Queens Borough President Donovan Richards, meanwhile, praised the plan in a statement, highlighting the need to balance development goals with adequate community engagement. 

“Sunnyside Yard’s untapped potential as New York City’s next great community is even more immense now than it was a decade ago, when the city first proposed such a redevelopment plan,” Richards said in a statement. 

“In the event that New York City does secure significant federal investment for this project, I would strongly encourage the administration to conduct a comprehensive, community-centered planning process that takes into account the current and future needs of The World’s Borough,” the borough president continued. 

But it’s precisely this “community-centered planning process” that critics allege was lacking in the Sunnyside Yards’ initial redevelopment plan. Back in 2019, US Rep. Alexandria Ocasio-Cortez opposed the project, raising concerns about the potential privatization of parts of Sunnyside and displacement of local residents as a result of the project. 

“The proposal as it stands reflects a misalignment of priorities: development over reinvestment, commodification of public land over consideration of public good,” Ocasio-Cortez wrote in a joint letter with then City councilmember Jimmy Van Bramer.

“No one wishes to see the specter of luxury development that is Hudson Yards duplicated in Sunnyside.”  

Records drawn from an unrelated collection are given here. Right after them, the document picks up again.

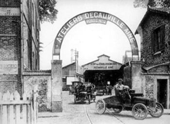 Ateliers Decauville aine
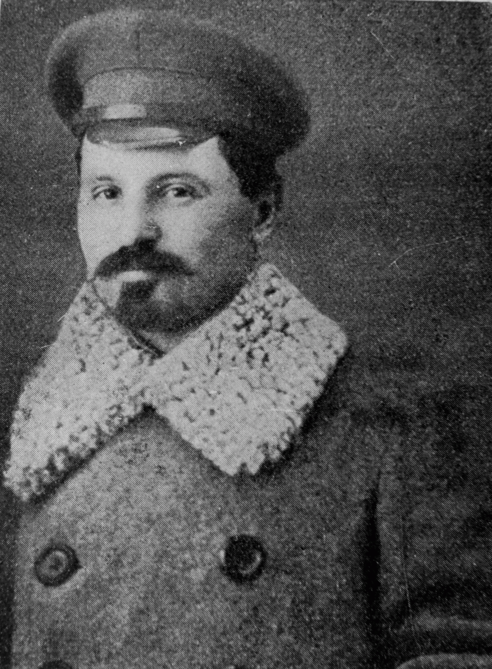 Jiří Klecanda se narodil 5. dubna 1890 v Praze jako nejmladší ze tří synů českého učitele, spisovatele a novináře Jana Klecandy (* 1855 - 1920). (Jedním z jeho bratrů byl historik Vladimír Klecanda (*1888 - 1946); druhým z jeho bratrů byl diplomat Jan Havlasa (* 1883 - 1964) - vlastním jménem Jan Klecanda - český spisovatel, autor dobrodružných a fantastických příběhů.) Jiří Klecanda působil od roku 1909 jako knihovník carské akademie věd v Petrohradě a zárověň jako funkcionář českých krajanských spolků. V československém revolučním hnutí na Rusi pracoval od začátku první světové války jako jeden z hlavních organizátorů československého zahraničního odboje v Rusku. Byl členem první "Rady Čechů" na Rusi. Od roku 1915 působil jako (historicky první) sekretář (tajemník) "Svazu československých spolků" ("Svazu českých spolků") na Rusi. Od roku 1917 zastával funkci (historicky prvního) tajemníka (sekretáře) "Odbočky Československé Národní Rady" v Rusku. Jiří Klecanda je též znám jako důvěrník Tomáše Garrigue Masaryka. V letech 1917 až 1918 vedl se sovětskou vládou jednání o evakuaci československých legií. Dne 28. dubna 1918 na své cestě k legiím na Sibiř náhle zemřel v jihosibiřském městě Omsk.
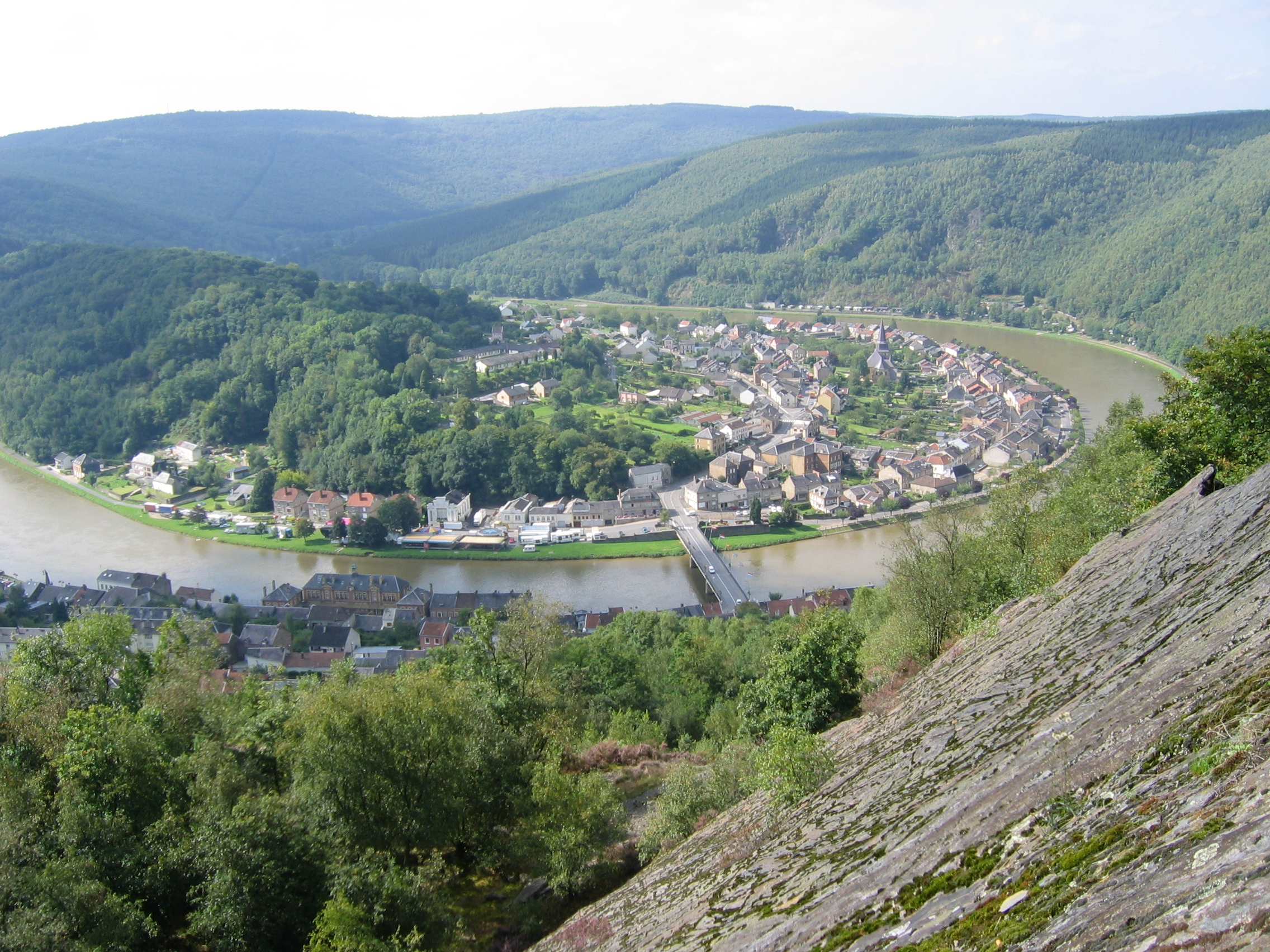 Monthermé:méandre de la Meuse
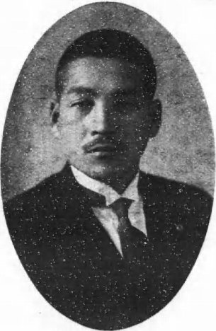 川嶋孝彦（1897-1958）
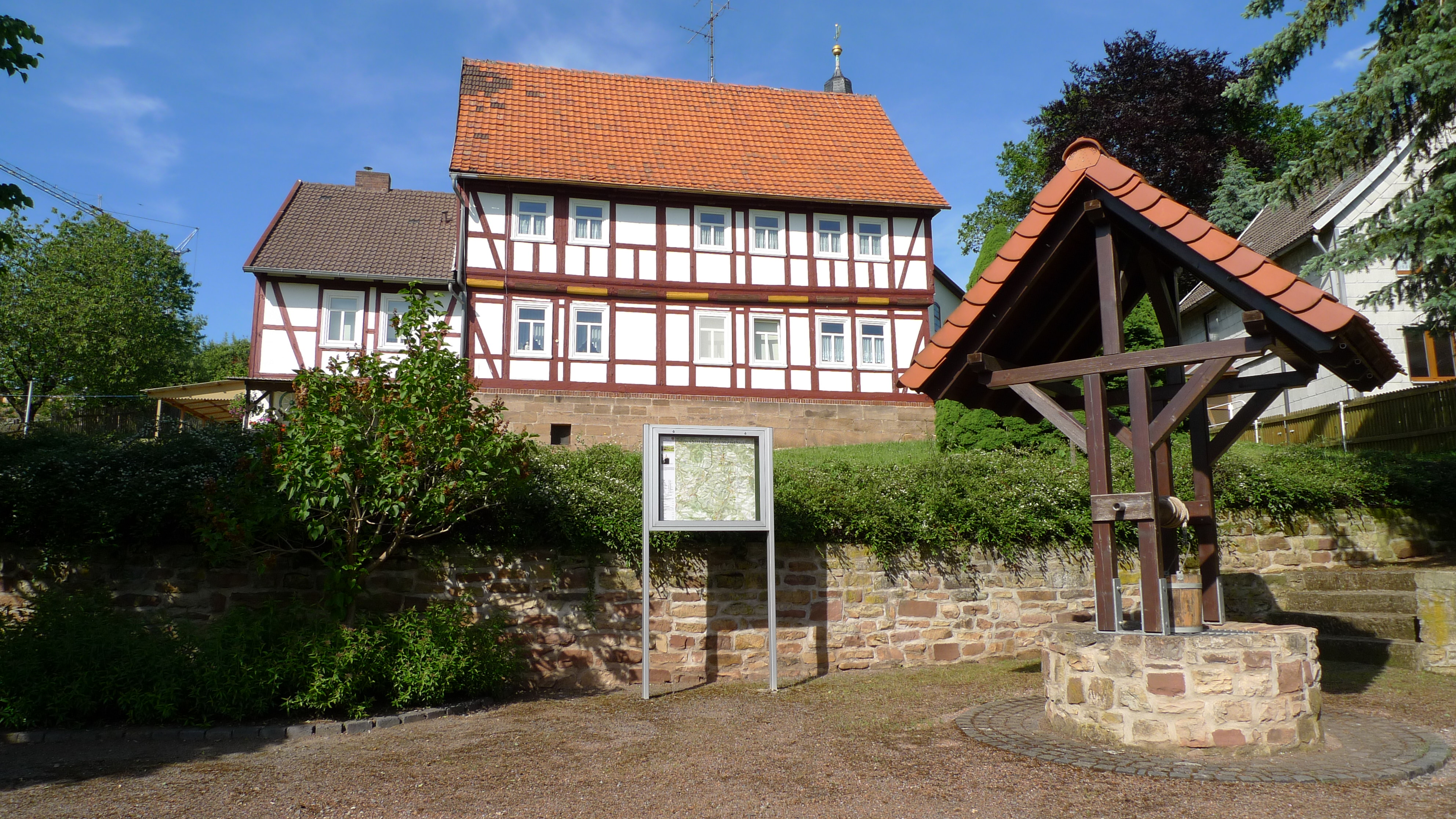 Ortszentrum von Zwinge im Eichsfeld
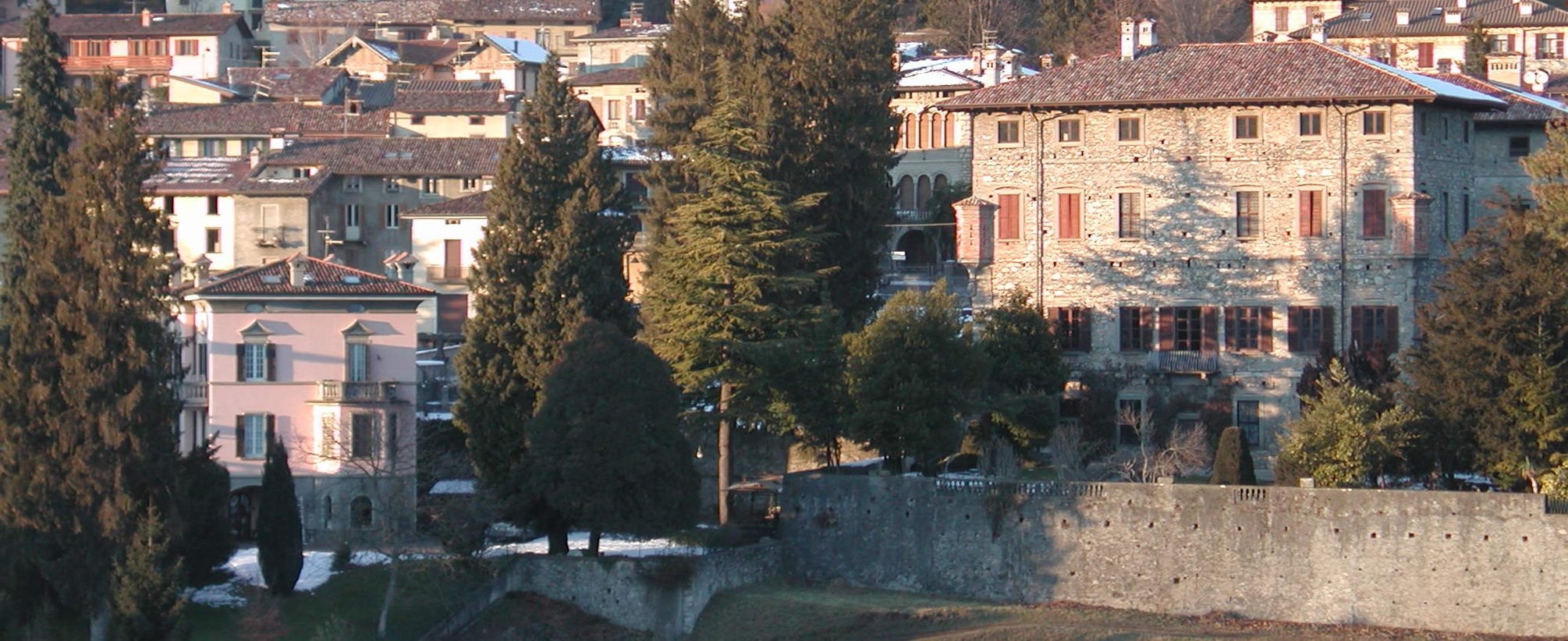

Among Sunnyside elected, reactions to the mayor’s proposal were chilly. In a lengthy press statement, Sunnyside and Long Island City councilmember Julie Won called out the mayor for seemingly going over the community’s heads to secure funding before consulting Sunnysiders. 

“Any proposal that reshapes Sunnyside Yards must begin with the neighbors who live here,” Won said. “Our community deserves a seat at the table long before anyone, including the mayor, makes headlines in the Oval Office especially for a project they have previously rejected.

Won continued: “Community centered planning requires transparency, early engagement, firm commitments to affordability, social infrastructure, feasibility, and protections against displacement. I welcome the opportunity to build more deeply affordable housing and other federal investments for public transit and other infrastructure, but it cannot be done behind closed doors unilaterally.”